*ACTION ITEM*
Copy, please, the line with "כרזת בחירות של אלי ישי,יחד, בחירות 2015" and each line that follows it through the end of the data below, exactly as given and without pictures.

*DATA SEGMENT*

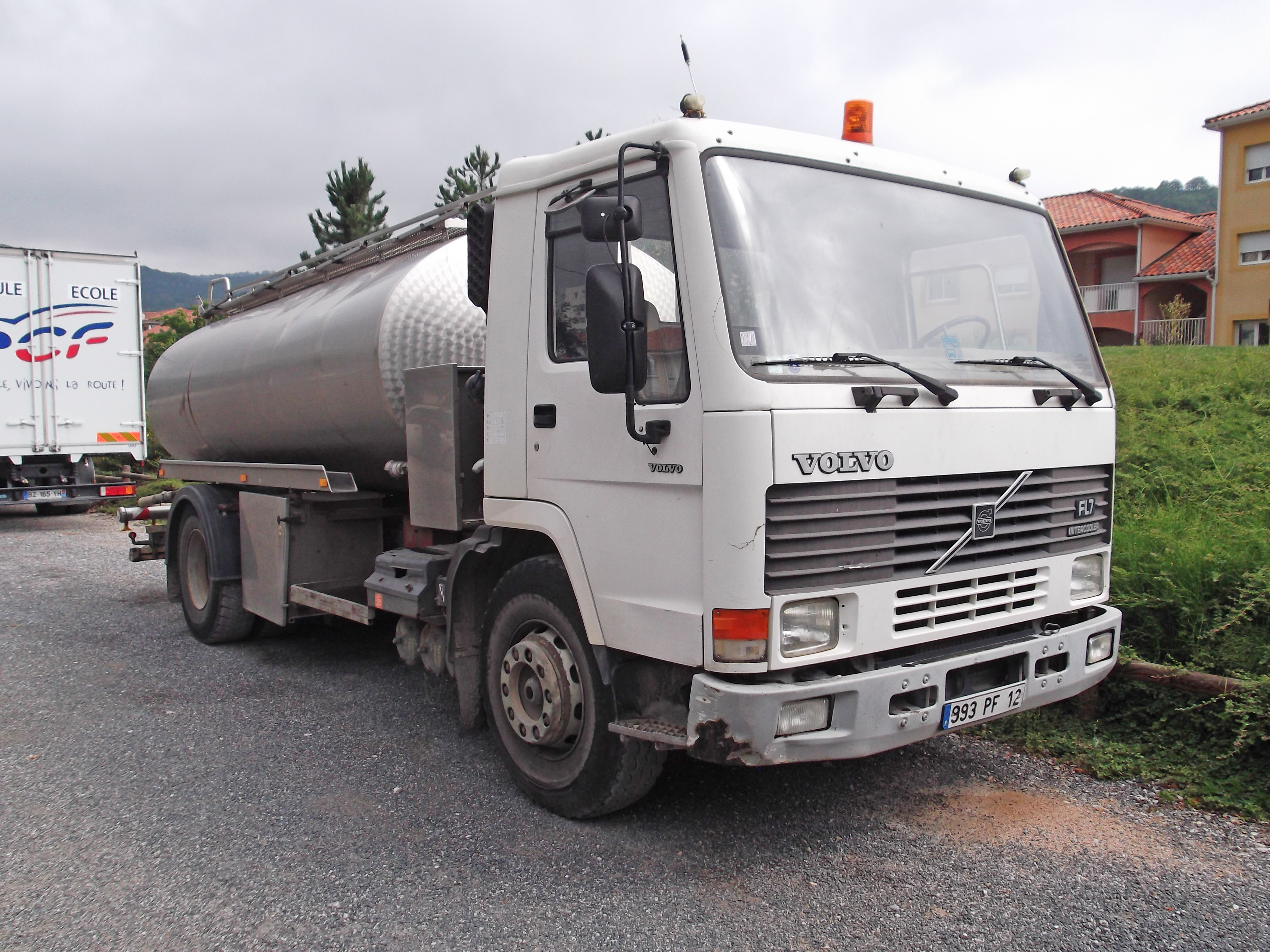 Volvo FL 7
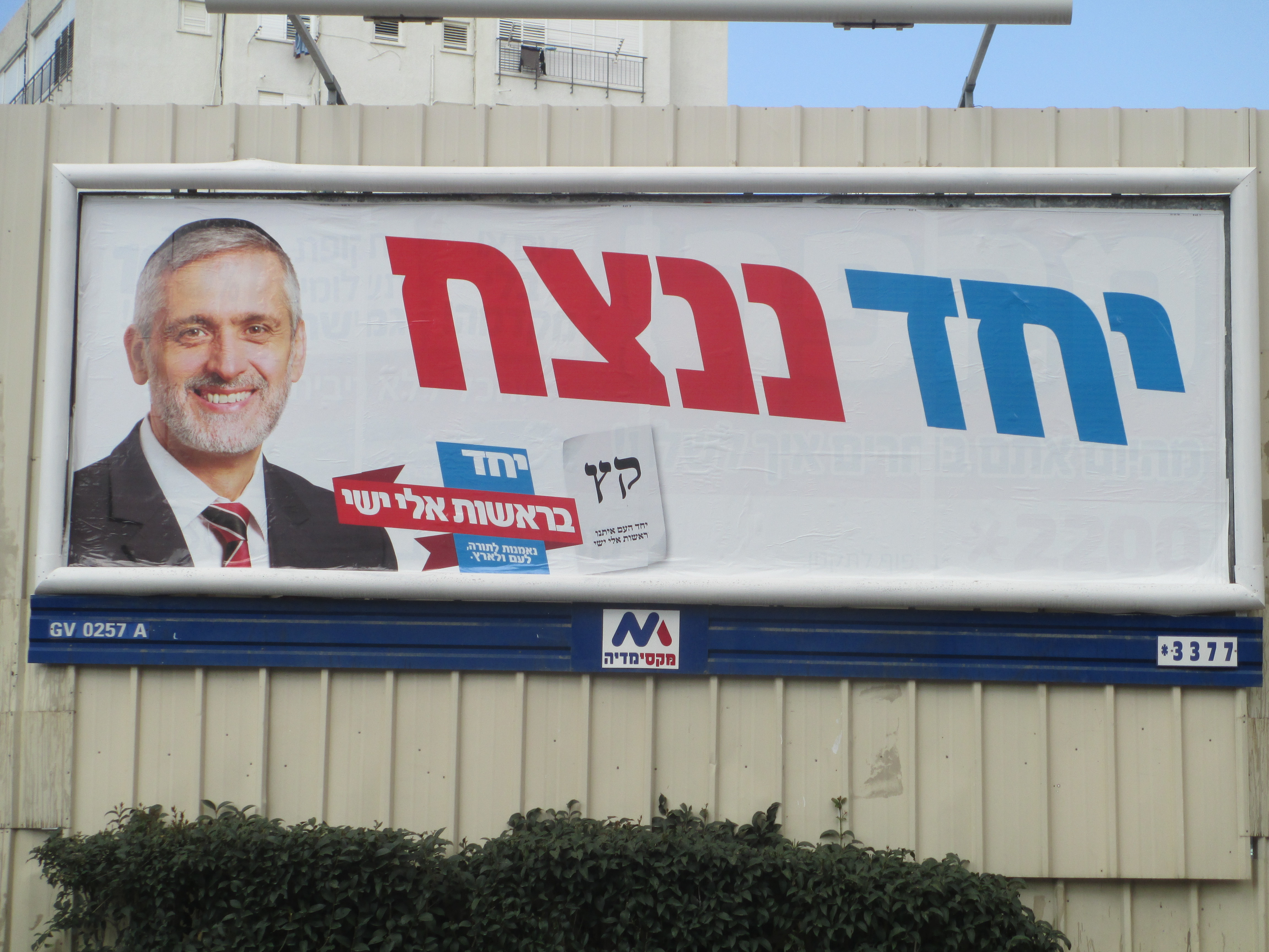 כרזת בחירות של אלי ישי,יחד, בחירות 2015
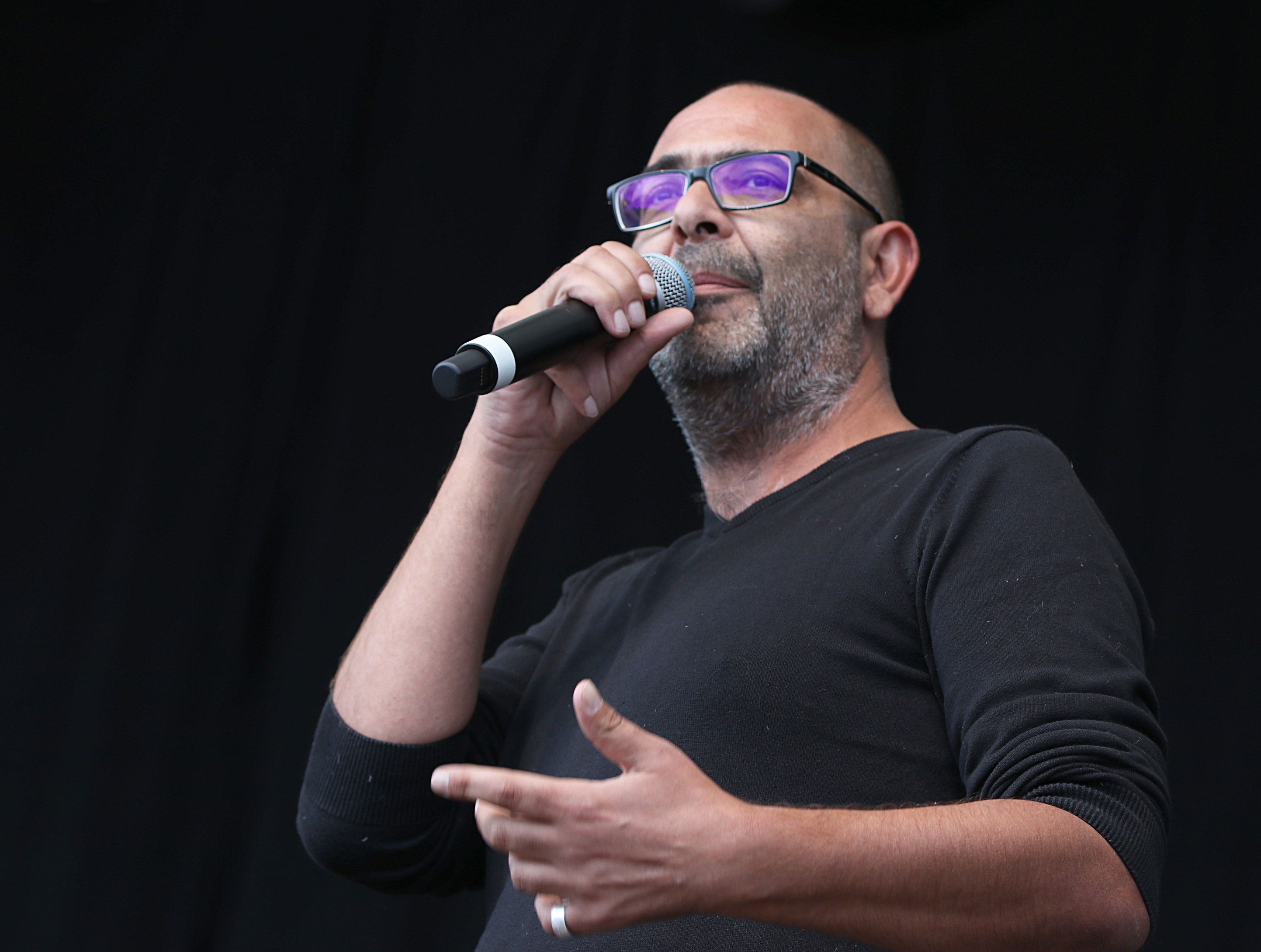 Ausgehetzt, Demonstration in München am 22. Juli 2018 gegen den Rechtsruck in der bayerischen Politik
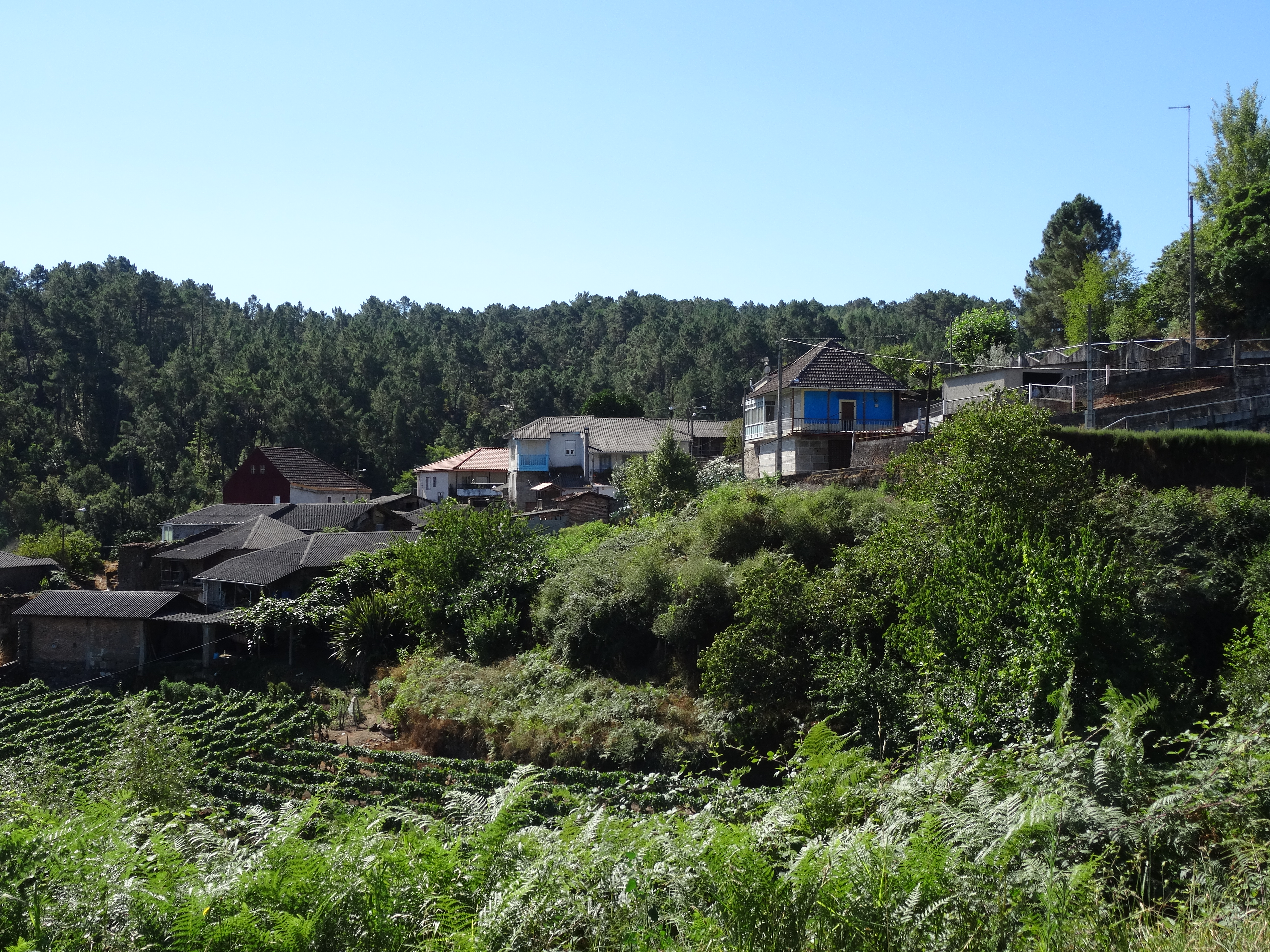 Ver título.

*TASK OUTPUT*
 כרזת בחירות של אלי ישי,יחד, בחירות 2015
 Ausgehetzt, Demonstration in München am 22. Juli 2018 gegen den Rechtsruck in der bayerischen Politik
 Ver título.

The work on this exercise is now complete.